Max looked at the eager faces, shook his head and chuckled.
“Come on,” Alex said. “It’ll be fun!”
The others nodded in agreement and looked to Max with hope-filled eyes. They all believed that it was up to Max whether they were going to do anything about it.
Indifferent, but amused, Max said, “Anyone got a plan?”
His friends cheered and Alex stood up and waved the rest of the gang over to huddle up.

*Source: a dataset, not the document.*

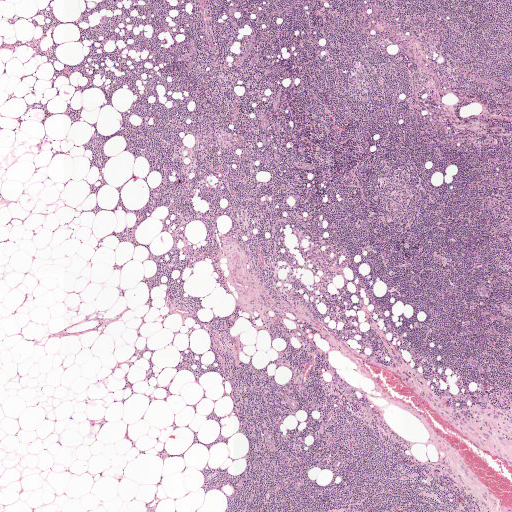
This is a crop of a whole-slide image: an H&E-stained breast-cancer sentinel lymph node section at roughly 2.5× magnification (about 3.9 µm per pixel; the crop spans about 2.0 mm).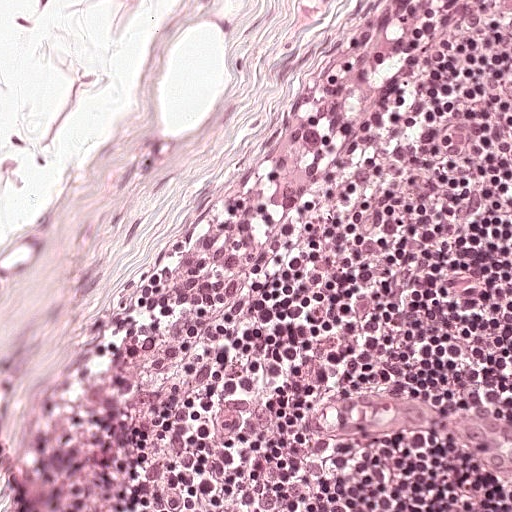
Lymph node section stained with H&E, from a whole-slide image of a breast-cancer sentinel node. Magnification about 20×, about 0.25 mm across the frame, about 0.49 µm per pixel.

The plan was not an elaborate one. They couldn’t rush the hill head on because by the time they arrived at the top, whoever was up there would have had plenty of time to get away or get ready, whichever the case might be. They decided they would wait until school let out, and then instead of leaving the building from the back, which meant crossing the playing fields, they would file out the front, form two flanks, and then race up the sides of the hill to sandwich whoever was up there between them.
Twice that week the girl showed up but both times she did not hang around long enough for school to end, which only excited the already antsy youths all the more. Steve had given them strict orders not to let on that they knew she was there, but to just ignore her and “act your usual retarded selves.” His friends found this difficult to do. It wasn’t long before one kid or another was reporting how he saw at least four or five figures moving around on top of the hill, until by the middle of the second week the boys were sure that a veritable army was waiting for them there.